In regards to her mental side effects of the steroids - some quick background in case I did not include it before. Mom has had three previous breaks with reality. These are a well documented side effect of this family of medication, and occurs in females more than males. Anti-anxiety medication or anti-psychotic mediation can help with this. One of the problems is that Mom's work in mental health facilities has predisposed her to view anti-psychotic medication as very "heavy duty stuff" that has dangerous effects and side effects.
In her previous episodes, they all occurred after her steroid dosage had been significantly increased (7.5 to 40), with the first episode occurring ~3 days after the increase. Each episode presented as a sudden personality change upon waking from sleep.
This is significant because we are about 36 hours into a massive dosage increase (10 to 120, now at 80). She has had numerous minor verbal slips, such as thinking the dogs are here in the hospital, that wine is in the room somewhere, or that she is in San Diego. These can be midly amusing now, but I'm concerned that they may be indicative of bigger issues over the short-term horizon.
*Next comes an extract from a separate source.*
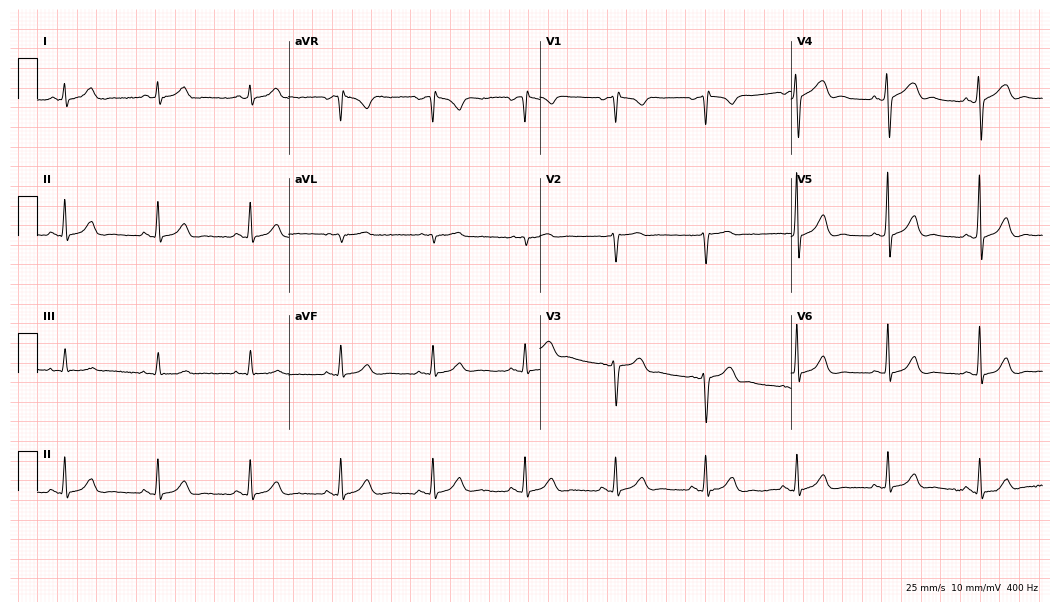
12-lead ECG (10.2-second recording at 400 Hz) from a male, 51 years old. Screened for six findings — first-degree AV block, right bundle branch block, left bundle branch block, sinus bradycardia, atrial fibrillation, sinus tachycardia — none is recorded. Only these six findings were labelled.

She moved fairly well with assistance. (She has not walked since being admitted.) She consumed some breakfast and a portion of a protein shake. Her O2 was increased to 6Lpm on nasal canula with mild improvement. We were not able to keep her O2 up, so they switched to high volume (full mask with humidifier[?]) at 100% and got her right back to 98% O2. We dropped it down to 40% and lost ground again. After some juggling, they got her to good O2 on the full mask. That lasted for a very short period until she decided that she could not tolerate the mask. She was switched to a more open style mask which seems to be working well.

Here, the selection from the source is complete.